Una delle aree particolarmente in uso e piena di cadaveri , era quella di una grande cavità, detta piscina, posta sotto l’ospedale degli Incurabili dove gli ammalati deceduti venivano gettati alla rinfusa . Si trattava di un’enorme fossa comune , che a causa del cattivo odore che da essa proveniva comprometteva gravemente la salubruta’ dell’ aria con conseguente pericolo di infezioni .
Il grande numero di morti che affligeva l’ ospedale non poteva piu’ essere contenuto in questa fosse comune e si penso’ bene ad un certo punto di costruire un Cimitero a proprio uso esclusivo lontano dall’ ospedale che sorse nella zona di San Antonio Abate su disegno di Ferdinando Fuga. Questo cimitero fu in assoluto il primo cimitero ad essere costruito al di fuori delle mura cittadine anticipando di circa quarant’anni l’editto napoleonico di Saint Claude e fu anche ,il primo esempio cittadino , insieme alla realizzazione del Real Albergo dei Poveri , di un’area specificamente dedicata ai poveri, facente parte del grande progetto illuministico intentato all’epoca dai borbone per le classi meno abbienti.
Ferdinando Fuga per risolvere il problema dei tanti cadaveri che quotidianamente, venivano gettate nella fossa dell’Ospedale degli Incurabili o seppellite senza alcun ordine nelle aree rurali e periferiche della capitale , propose un propose un suo progetto di cimitero , che fu subito approvato dal re Ferdinando IV di Borbone .
Il re, non solo affido’ l’opera di costruzione al grande architetto ma addirittura collaboro’ ‘economicamente alla sua realizzazione con un contributo personale di 4500 ducati .
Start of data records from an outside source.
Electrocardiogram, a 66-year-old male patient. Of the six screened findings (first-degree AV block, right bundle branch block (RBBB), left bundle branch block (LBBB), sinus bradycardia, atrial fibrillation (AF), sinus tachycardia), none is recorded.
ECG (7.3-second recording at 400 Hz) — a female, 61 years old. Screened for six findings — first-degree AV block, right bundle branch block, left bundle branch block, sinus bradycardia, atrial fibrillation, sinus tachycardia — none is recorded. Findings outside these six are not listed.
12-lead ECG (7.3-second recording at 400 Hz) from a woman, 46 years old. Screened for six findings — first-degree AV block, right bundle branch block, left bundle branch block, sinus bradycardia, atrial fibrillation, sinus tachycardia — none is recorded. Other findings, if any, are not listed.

Il 31 dicembre del 1736 venne finalmente quindi aperto il Cimitero di Santa Maria del Popolo, detto anche “Cimitero delle 366 Fosse”, che per l’epoca fu considerata una vera e propria opera rivoluzionaria d’ingegneria, a metà tra struttura Sanitaria e centro di Smaltimento che restato in funzione fino al 1890, si calcola che abbia ospitato circa due milioni e mezzo di salme delle classi meno abbienti .
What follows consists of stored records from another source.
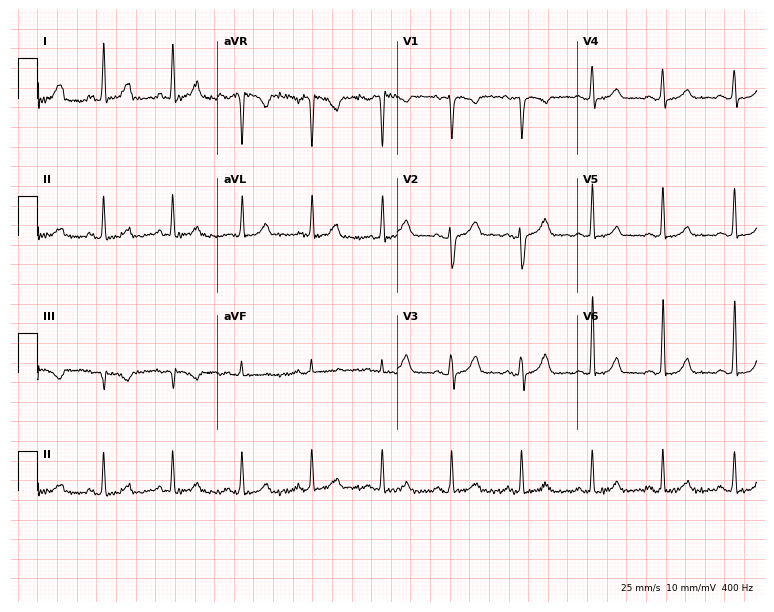
Electrocardiogram, a female patient, 44 years old. Of the six screened findings (first-degree AV block, right bundle branch block (RBBB), left bundle branch block (LBBB), sinus bradycardia, atrial fibrillation (AF), sinus tachycardia), none is recorded.
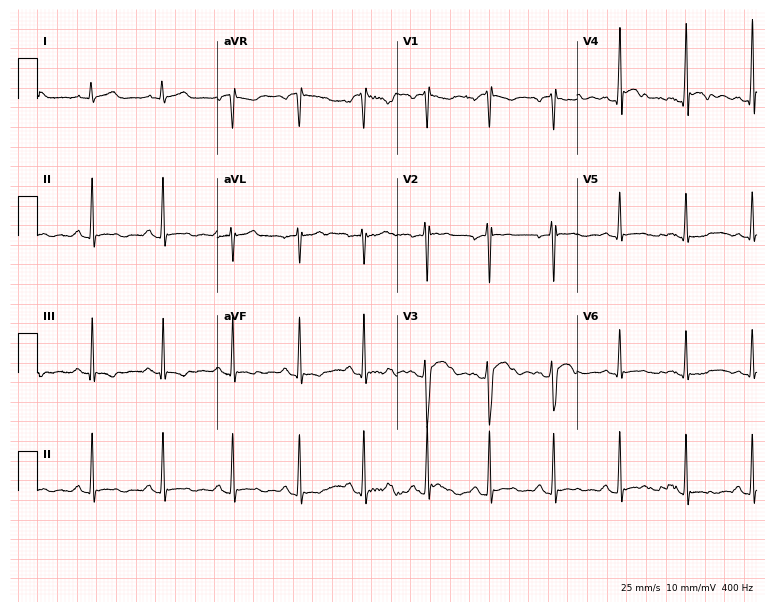
12-lead ECG from a 22-year-old male. Screened for six findings — first-degree AV block, right bundle branch block (RBBB), left bundle branch block (LBBB), sinus bradycardia, atrial fibrillation (AF), sinus tachycardia — none is recorded. Only these six findings were labelled.
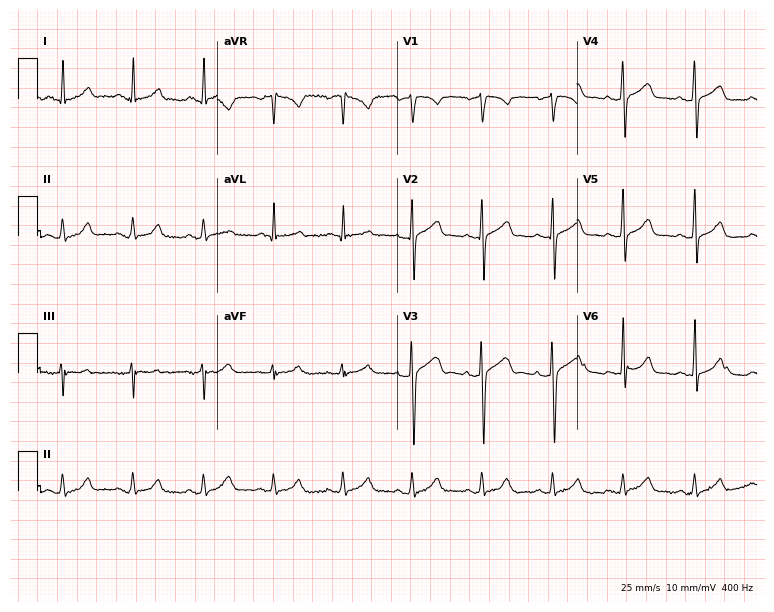
Standard 12-lead ECG recorded from a male, 40 years old (7.3-second recording at 400 Hz). Read as a normal ECG.

Il cimitero a pianta quadrata , delimitato da alte mura possiede al suo interno un cortile suddiviso in 366 ambienti ipogei disposti in 19 file per 19 righe, con una fossa centrale destinata a raccogliere le acque piovane.
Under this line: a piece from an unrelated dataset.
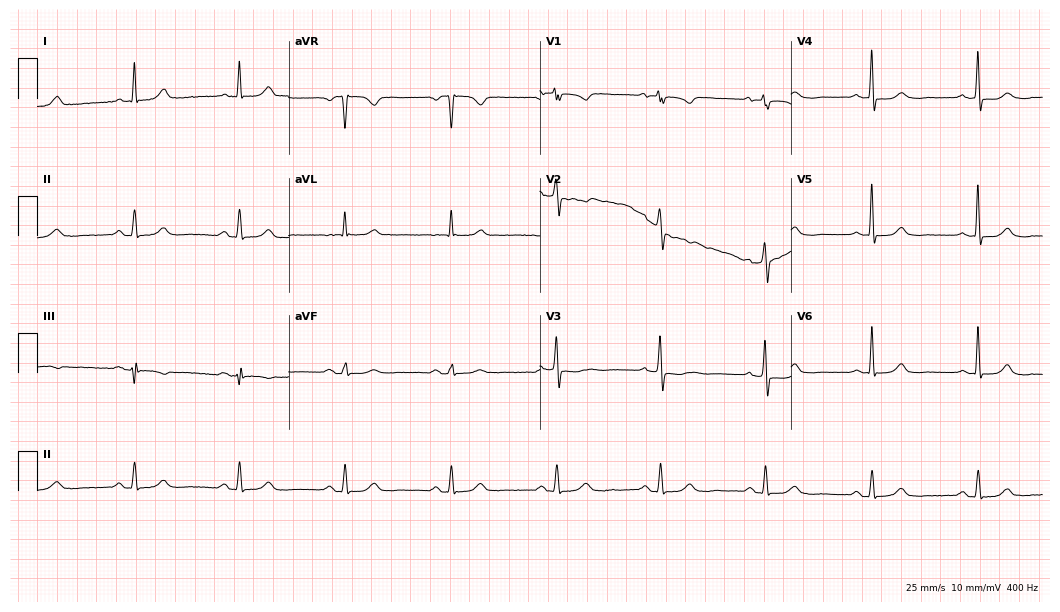
ECG — a female, 84 years old. Screened for six findings — first-degree AV block, right bundle branch block (RBBB), left bundle branch block (LBBB), sinus bradycardia, atrial fibrillation (AF), sinus tachycardia — none is recorded. Other findings, if any, are not listed.

Un tempo , prima della ‘allargamento del cimitero nel 1871 vi si trovavano anche altre 6 fosse disposte nell’atrio di un altro edificio rettangolare posto ad un lato dell’ingresso , oggi destinato ai servizi.
Il portale d’ingresso è sormontato da un timpano, nel cui interno è raffigurato un simbolo mortuario mentre ai i lati dell’ingresso due grandi lapidi narrano l’apertura del sepolcreto voluto dal re.
La caratteristica di questo cimitero sono proprio le sue 366 fosse fatte per precauzioni sanitarie in un periodo in cui carestia e peste affliggevano la città’.
Perché così tante? . La risposta la ritroviamo in una antica relazione della segreteria dove possiamo leggere ‘«Seppellendosi i cadaveri ogni giorno in una fossa nuova non viene prima di un intiero anno a riaprirsi quella fossa».
Ovviamente questo per motivi sanitari era un gran vantaggio perché’ permetteva l’inumazione ordinata dei morti secondo un criterio cronologico e questo non permetteva di riaprire quella determinata buca se non prima di un anno riducendo cosi’ il rischio di infezioni .
Le 366 fosse ( come i giorni dell’anno bisestile ) secondo un criterio logico , consentivano di gestire tutte le sepolture durante tutto l’anno, e la procedura prevedeva che ogni giorno venisse aperta una sola fossa diversa in cui venivano deposti tutti i defunti di quella giornata e che poi la sera questa venisse richiusa e sigillata.
Le fosse erano profonde circa sette metri, ed erano allineate diciannove per file.
La sequenza procedeva da sinistra a destra, ( da un muro all’altro ) ma cambiando file la progressione cambiava andamento, da destra e sinistra, e così via.
Le lapidi di basalto, che sigillavano le fosse, furono disposte in modo che i becchini si trovassero a lavorare ogni giorno su una fila differente da quella del giorno precedente. I corpi erano lasciati cadere nelle fosse senza cura né attenzione, fino a quando, nel 1875, una baronessa inglese che aveva perduto la figlia in seguito a un’epidemia di colera, decise di donare al cimitero un macchinario, realizzato da una fonderia napoletana, che calasse con calma e precisione le salme all’interno delle sepolture.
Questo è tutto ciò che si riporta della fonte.